Value Every Life!

The All-wise God Owns All

This Psalm, from David, highlights in a strikingly brilliant way the omnipresence, omnipotence, and omniscience, and omnisapience of God. Also, reflecting a deep understanding of the specific power and purpose manifest in the beginning and development of every human being, David explores the value of human life derived from the immediacy of its relation to God, initially as created in his image and subsequently as superintended by his hovering immanence.

I. David begins by recounting the ways in which his awareness tells him that it is impossible to be removed from the presence and necessary sustaining power of God.. Verses 1-12. These two sections explore the doctrines that we call omniscience, and omnipresence

A. Verses 1-6 – Can any action be taken without God’s thorough knowledge of it? David illustrates in a movingly poetic way that God’s knowledge is absolute and perfect. The images are couched within the framework of experimentation, investigation, examination, contemplation—all of them tools of empirical science—but they are pressed into exhaustive knowledge to show that the knowledge God has is natural and immanent, not acquired.

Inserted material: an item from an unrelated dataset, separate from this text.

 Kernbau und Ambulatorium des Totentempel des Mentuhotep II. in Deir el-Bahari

1. Verse 1 – Like a detective or an officer of the state that must know everything possible about a certain person, God is pictured as one that searches and his search turns up all that can be known. The word carries the power of an intimate examination. “Searched . . . and known.” On the one hand, this should help set parameters around us of godly fear, for nothing we do or think escapes the observation and thorough knowledge of God. It all will be before his mind in the day of judgment. At the same time, this God—infinite, eternal, and unchangeable—applies his perfect knowledge in a way that gives comfort and assurance to his children. He is no god of the Deist that sets the world in motion and then lets things spin out on their own course, but he is invested in all his being with every bit of his creation, and in a peculiarly intimate way with the people of his choice.

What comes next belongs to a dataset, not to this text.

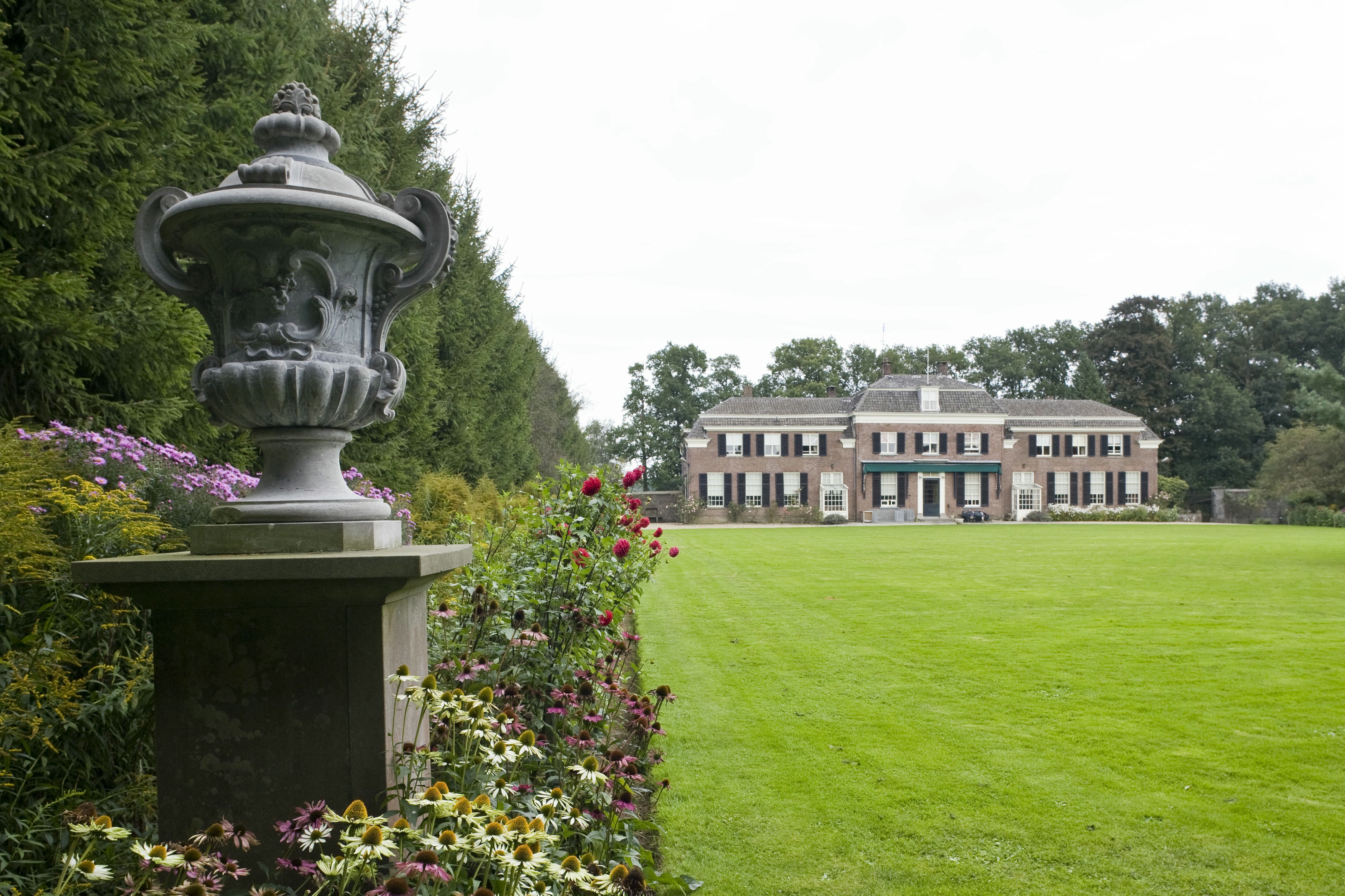 Voormalige orangerie/ Enghuizen: Overzicht van de orangerie in het landschap, met op de voorgrond een tuinvaas (opmerking: Diverse foto-opdrachten. Kiek-2: 1000, 1002, 1003, 1004, 1006, 1007, 1009)

2. Verse 2 – From God’s knowledge of all things about us a general way, David now contemplates that God knows both our daily actions and also our thoughts. The most casual actions of life, such as sitting down and standing up, God knows and sustains us as we do these things. The thoughts of deep contemplation and meditation as well as the most rapid and furtive mental observations that go through our minds almost undetected even by us, God knows. Though he is distant from mere creatures in the infinity of his wonderful being, yet even from such distance he discerns, knows with perfection, all these thoughts.

3. Verses 3 and 4 – God’s knowledge of actions and thoughts, David now expands in these two verses. God has cast Himself all around David, and scatters Himself, as it were, everywhere he walks and every where he waits. Every way that he takes and every place he pauses, God is there and fully knows all that has prompted both the run and the rest. If David speaks, none of his words surprise God for he is fully knowledgeable before he speaks of all that David is and how he responds to every situation. Words that rise from the hot-head sinner do not jolt God for he knows that we are corrupt and our lips utter curses and blasphemies toward both God and men. When grace infuses itself into the soul and gives expression to praise and adoration, humble submission expressed in words and confession and supplication, God knows them beforehand and knows how they have come from the soul in such a way in such a time.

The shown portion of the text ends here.